- TASK OBJECTIVE
When you reach the line with "Bentheimer Landschwein im" in the listing below, transcribe it and each line after it up to and including the line with "Rundfenster:* Krönung Franziskus", exactly and with nothing else.

- MATERIALS PROVIDED
*** Block opens ***
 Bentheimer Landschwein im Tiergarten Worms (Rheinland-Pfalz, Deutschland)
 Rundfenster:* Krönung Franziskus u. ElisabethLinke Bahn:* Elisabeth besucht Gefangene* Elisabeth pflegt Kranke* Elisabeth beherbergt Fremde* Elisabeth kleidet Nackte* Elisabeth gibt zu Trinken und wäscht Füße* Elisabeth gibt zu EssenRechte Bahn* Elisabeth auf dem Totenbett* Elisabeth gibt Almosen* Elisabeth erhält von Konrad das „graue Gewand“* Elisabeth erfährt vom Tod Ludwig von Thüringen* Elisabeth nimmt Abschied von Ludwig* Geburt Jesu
*** Block closes ***
*** Block opens ***
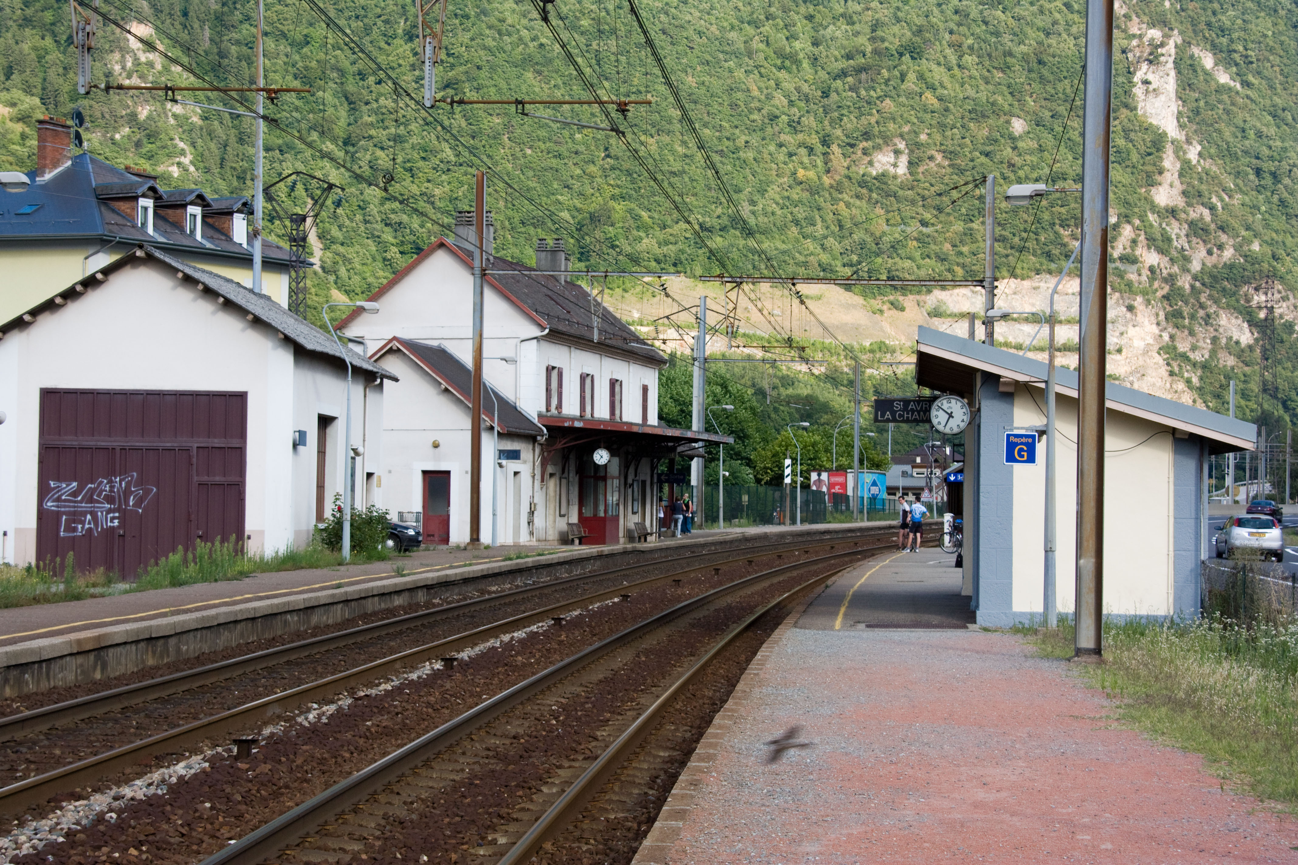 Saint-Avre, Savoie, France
*** Block closes ***
*** Block opens ***
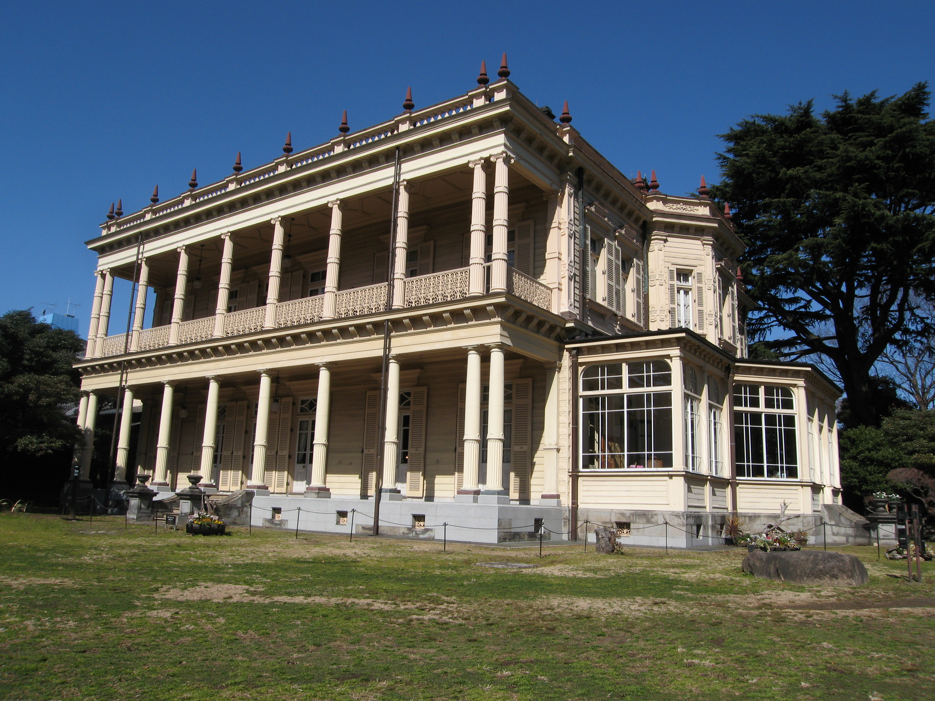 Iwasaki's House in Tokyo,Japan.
*** Block closes ***
- ANSWER TO THE EXERCISE
 Bentheimer Landschwein im Tiergarten Worms (Rheinland-Pfalz, Deutschland)
 Rundfenster:* Krönung Franziskus u. ElisabethLinke Bahn:* Elisabeth besucht Gefangene* Elisabeth pflegt Kranke* Elisabeth beherbergt Fremde* Elisabeth kleidet Nackte* Elisabeth gibt zu Trinken und wäscht Füße* Elisabeth gibt zu EssenRechte Bahn* Elisabeth auf dem Totenbett* Elisabeth gibt Almosen* Elisabeth erhält von Konrad das „graue Gewand“* Elisabeth erfährt vom Tod Ludwig von Thüringen* Elisabeth nimmt Abschied von Ludwig* Geburt Jesu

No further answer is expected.